Extracted entries
Start of Block

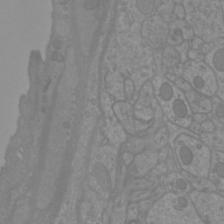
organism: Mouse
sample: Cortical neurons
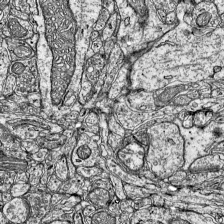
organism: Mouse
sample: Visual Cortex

End of Block
Start of Block

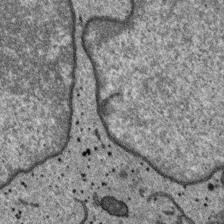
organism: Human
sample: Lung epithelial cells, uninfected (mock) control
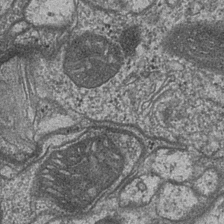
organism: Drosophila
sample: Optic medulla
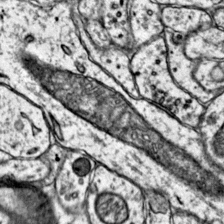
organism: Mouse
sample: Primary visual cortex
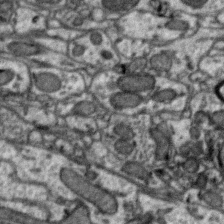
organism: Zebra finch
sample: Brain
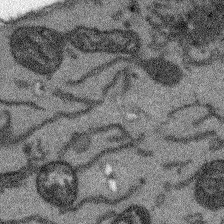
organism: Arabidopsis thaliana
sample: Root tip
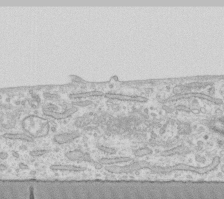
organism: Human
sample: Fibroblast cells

End of Block

Working from the entries above, please transcribe only the lines from the line with "sample: Primary visual cortex" through the line with "sample: Fibroblast cells", exactly, with both end lines and without pictures.

sample: Primary visual cortex
organism: Zebra finch
sample: Brain
organism: Arabidopsis thaliana
sample: Root tip
organism: Human
sample: Fibroblast cells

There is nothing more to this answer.